* [INFORMATION PROVIDED]
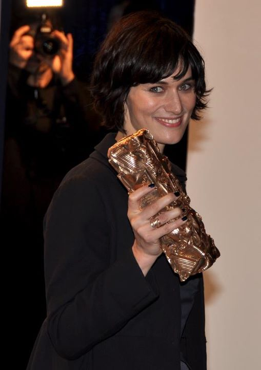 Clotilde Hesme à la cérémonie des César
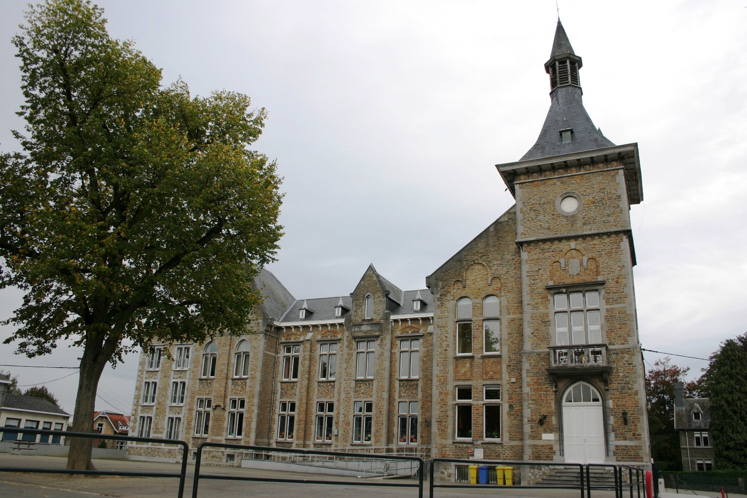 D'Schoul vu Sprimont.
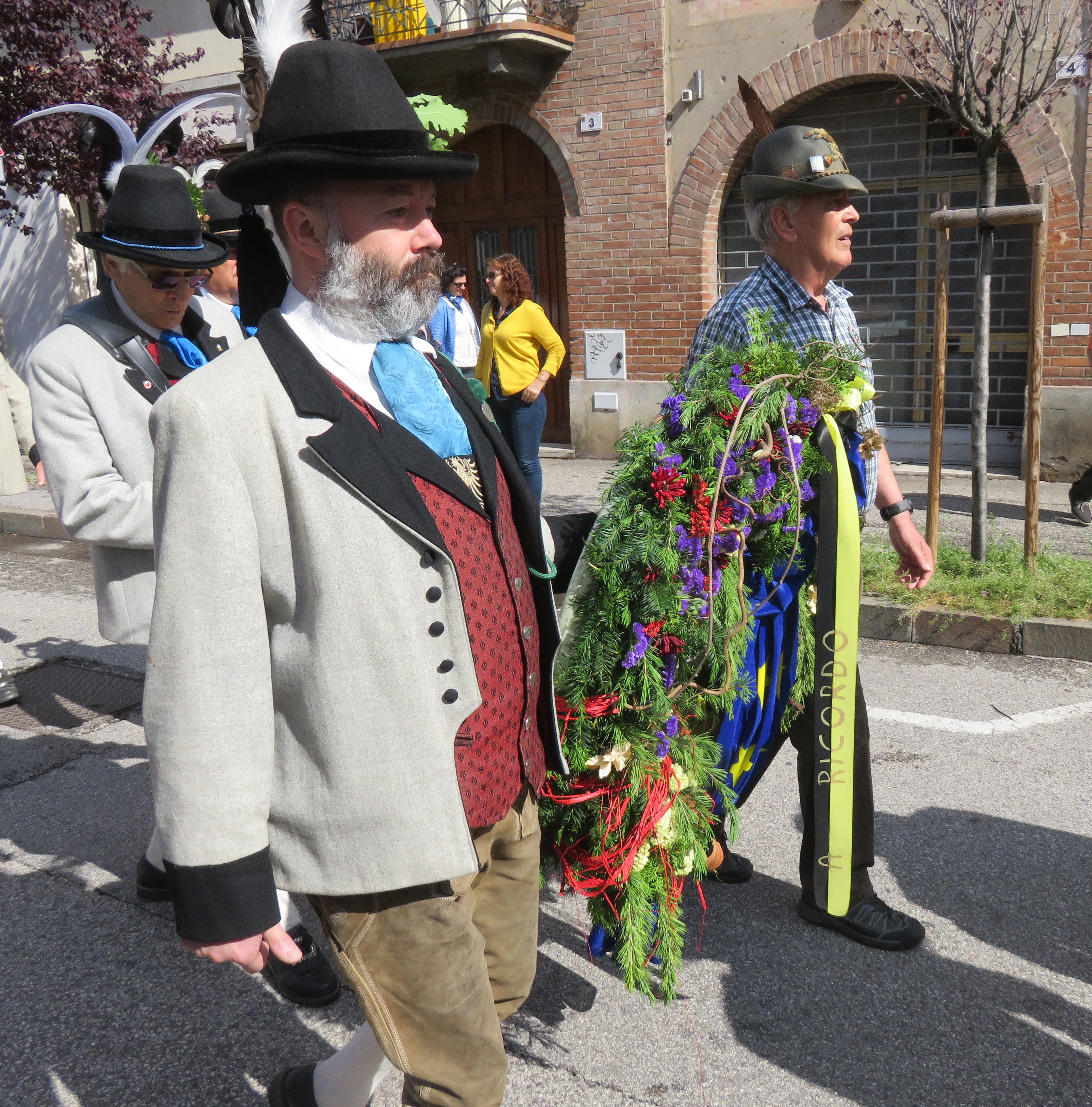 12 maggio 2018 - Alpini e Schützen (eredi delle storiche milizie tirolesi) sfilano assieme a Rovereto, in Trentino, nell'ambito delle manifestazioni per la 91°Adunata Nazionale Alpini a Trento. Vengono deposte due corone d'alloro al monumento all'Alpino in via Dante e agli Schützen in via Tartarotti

* [TASK GOAL] Please keep every line of the data the same when you reproduce it, and keep every picture out.

* [COMPLETED EXERCISE]
 Clotilde Hesme à la cérémonie des César
 D'Schoul vu Sprimont.
 12 maggio 2018 - Alpini e Schützen (eredi delle storiche milizie tirolesi) sfilano assieme a Rovereto, in Trentino, nell'ambito delle manifestazioni per la 91°Adunata Nazionale Alpini a Trento. Vengono deposte due corone d'alloro al monumento all'Alpino in via Dante e agli Schützen in via Tartarotti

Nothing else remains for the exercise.